§ **COLLECTED DATA**:
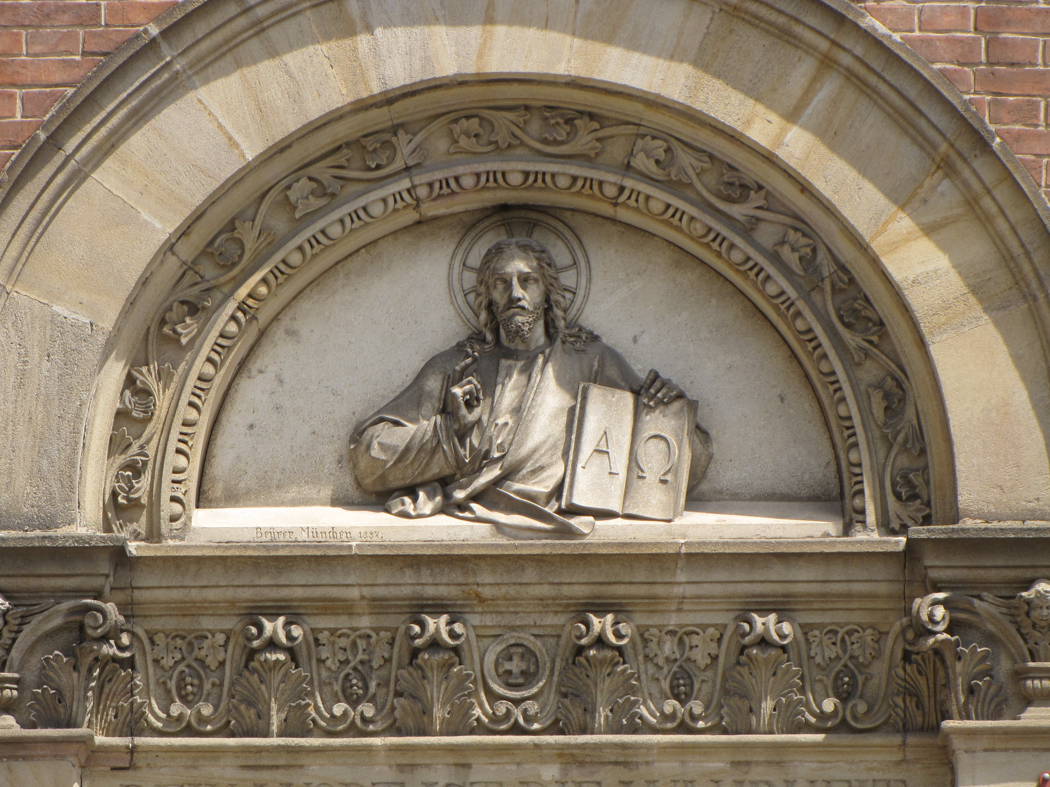 Steinrelief (Christus) von Josef Beyrer, 1887, über dem Eingang der Erlöserkirche in Eichstätt
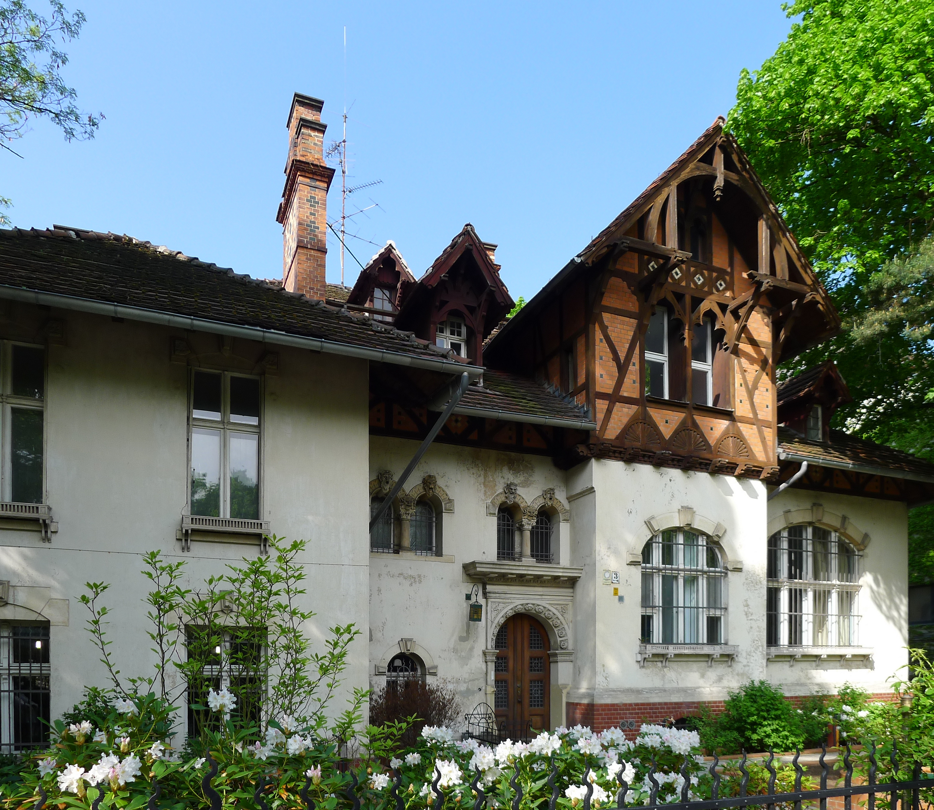 Wohnhaus
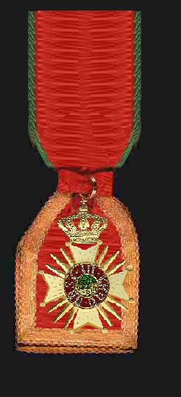 Eigen scan van een kruis in mijn verzameling.

§ **WHAT IS NEEDED**: Word for word, return the listing above; the pictures do not belong in the copy.

§ **SOLVED PROBLEM**:
 Steinrelief (Christus) von Josef Beyrer, 1887, über dem Eingang der Erlöserkirche in Eichstätt
 Wohnhaus
 Eigen scan van een kruis in mijn verzameling.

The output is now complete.